In this modern world we might as well admit we have monopolies that control prices, businesses so large that it is difficult for the human mind to grasp their complexity. Monopoly is, among other things, organized, centralized efficiency in machine procuction. It saves labor. But it must be made to save the labor of all men—not throw millions of them out of work.

It is silly to talk of destroying big business and monopoly. We need monopolies such as the Post Office and other government monopolies; we need big business concerns in glass, power, aluminum, steel, transportation, automobiles, and other general industries. But these big concerns should be conducted in harmony with the national economy, the rights of consumers, workers, and competing interests.

All real monopolies should be owned, controlled, or effectively regulated by the people through their government.

The hearing on the glass industry in December of 1938 before the Monopoly Committee made pretty clear the inner workings of a monopoly. Amazing testimony out of the mouths and papers of the glass monopolists led by Senator O'Mahoney and other members of the Committee to remark that "this looks like a private NRA. . . . Why! you have a private tariff system of your own. . . . What you are doing is issuing private certificates of convenience and necessity." The glass patents' private monopoly, without any government regulation whatever, has the power today to say whether you can go into the glass business or not, what kinds of ware you can make, how much you can make, what territory you can sell in, and the power to cut you off if you cut prices trying to increase your business.

Glass is only one of the many industries that have set up such private dictatorships.

But, I repeat, it is ridiculous to speak of breaking up big business and monopolies.
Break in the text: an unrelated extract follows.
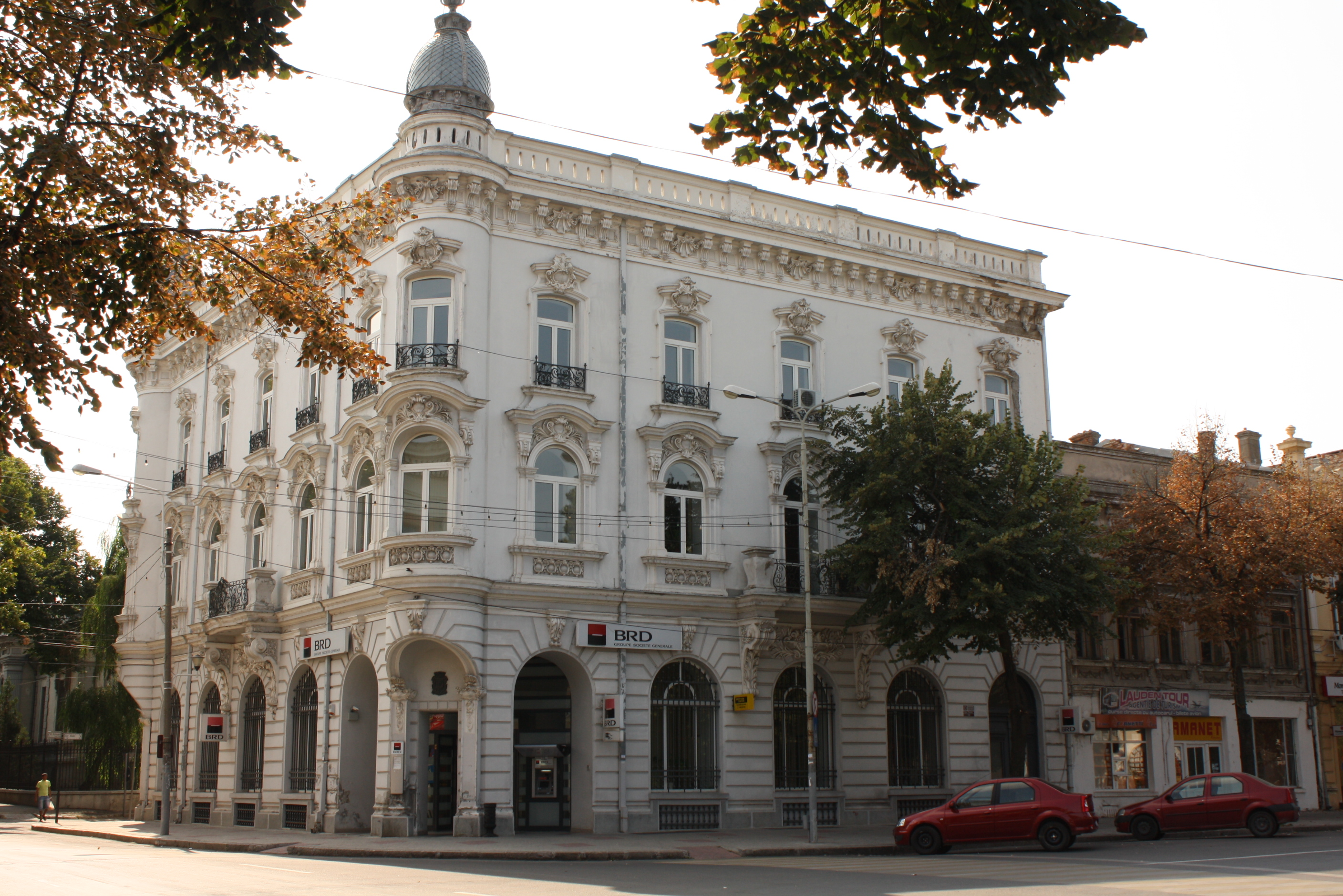 Hotel " Danubiu"(1890), azi BRD Groupe Société Générale, Piața Traian 12, Braila

To talk of trust-busting sprees and a return to village arts and crafts is pure moonshine and foolish hope. In this question as well as others, it is up to the people, through their government, to cope intelligently with their serious national problems.

I frequently hear people criticize the government for limiting agricultural production. At the same time, the big businesses of America drastically limit production, laying men off their jobs by the millions. We cannot expect the government to permit great business combines and more or less monopolistic concerns to cut production and employment, and keep up their prices, and then expect farmers to produce unlimited crops below the cost of production.
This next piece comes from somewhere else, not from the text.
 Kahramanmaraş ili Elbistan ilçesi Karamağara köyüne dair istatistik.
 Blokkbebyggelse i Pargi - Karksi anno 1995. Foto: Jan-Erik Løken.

What I am trying to emphasize is that the great monopolies and combinations have an effect on the entire economy of the nation, and that all monopolies, private or governmental, must be subjected to some kind of regulation that will keep them running at full speed.

Then we can abandon the scarcity economy and produce enough for everyone to eat and wear—and what is more, enough to put everybody to work. When the day comes, there will be more combinations instead of fewer, but there will not be as many combinations in restraint of trade. It all gets back to the thing I have repeated several times and that is: there is nothing wrong with big business or monopoly as such, but the people must use their government to make sure that monopolies are producing and distributing wealth and not gypping the people.

Our job in America is to foster certain types of big business and monopoly, but to do so with a people's government, having control over their operations. Our job in America is not simply to foster the use of machinery, great assembly lines, modern industrial techniques, great discoveries and labor-saving devices, but to make all these modern things the slaves of man instead of making man the slave of them. We need not fool ourselves about going back to the "good old days" when each person had a cow and could hunt rabbits in his own back yard. We have modern times upon us, fast machines and great discoveries. If we can comprehend this, we can make life more beautiful, less painful, and fairer than it has ever been before.